Title: An application oriented state-of-art and research-need perspective on self-healing fibre-reinforced cementitious composites
Author(s): Ferrara, L.; Asensio, E.C.; Lo Monte, F.; Snoeck, D.; De Belie, N.
Publication: Symposium Paper
Appears on pages(s): 80-89
Keywords: Self-healing; fibre-reinforced cementitious composites; test methods; healable crack width. 80 fib
The design of building structures and infrastructures is mainly based on four concepts:
safety, serviceability, durability and sustainability. The latter is becoming increasingly
relevant in the field of civil engineering. Reinforced concrete structures are subjected to
conditions that produce cracks which, if not repaired, can lead to a rapid deterioration and
would result in increasing maintenance costs to guarantee the anticipated level of
performance. Therefore, self-healing concrete can be very useful in any type of structure, as it
allows to control and repair cracks as soon as they to occur.
As a matter of fact, the synergy between fibre-reinforced cementitious composites and selfhealing
techniques may result in promising solutions. Fibres improve the self-healing process
due to their capacity to restrict crack widths and enable multiple crack formation. In
particular, cracks smaller than 30-50 μm are able to heal completely. Moreover, in the case of
High Performance Fibre Reinforced Cementitious Composites (HPFRCC), high content of
cementitious/pozzolanic materials and low water-binder ratios are likely to make the
composites naturally conducive to self-healing.

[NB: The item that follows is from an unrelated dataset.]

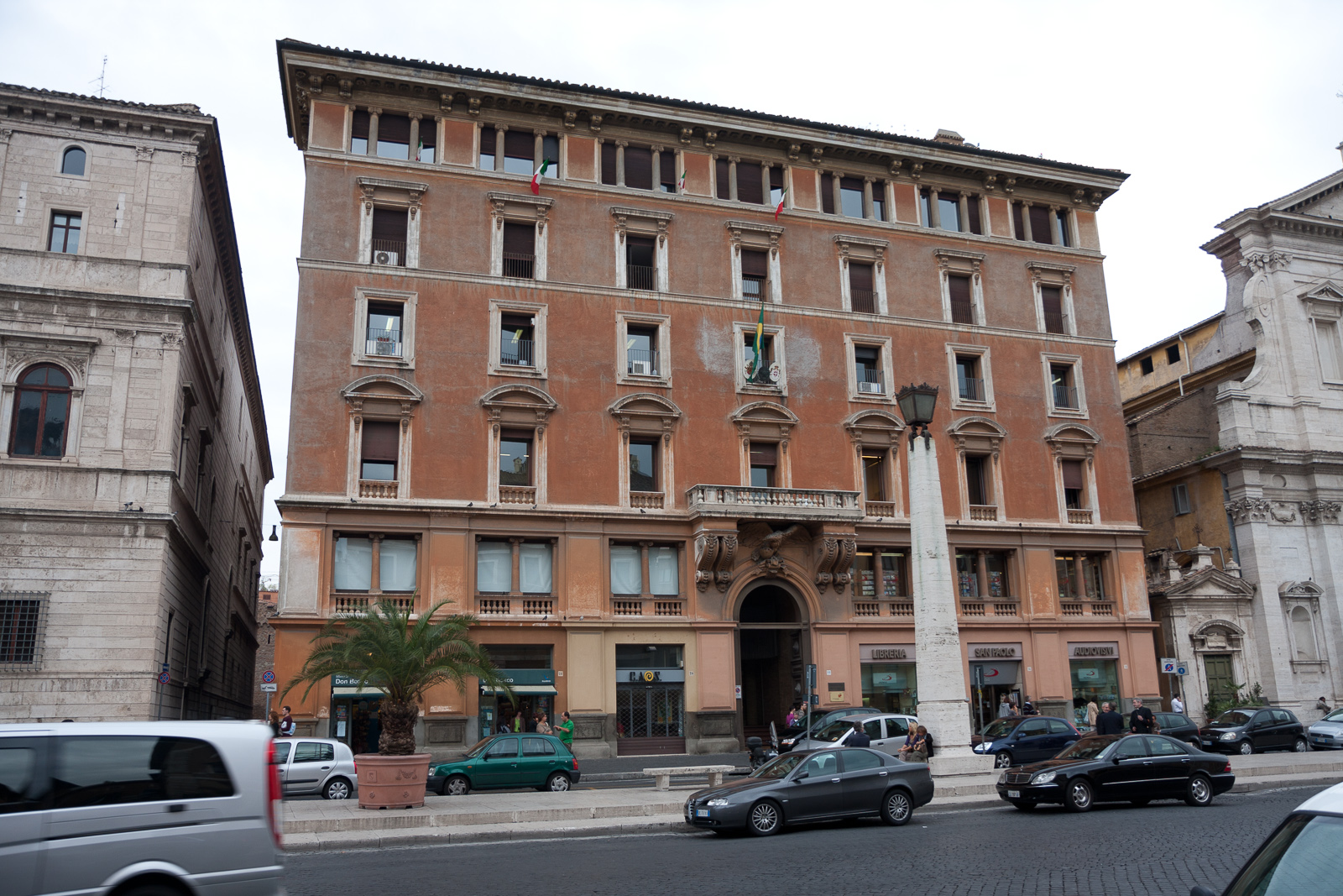 Rione XIV Borgo, Roma, Italy

In this framework the main goal of this paper is twofold.
On the one hand, a state-of-the-art survey on self-healing of fibre-reinforced cementitious
composites will be provided. This will be analysed with the goal of providing a “healable
crack opening based” design concept which could pave the way for the incorporation of
healing concepts into design approaches for FRC and also conventional R/C structures.
On the other hand, the same state-of-the-art will be instrumental in identifying research
needs, which still have to be addressed for the proper use of self-healing fibre-reinforced
cementitious composites in the construction field.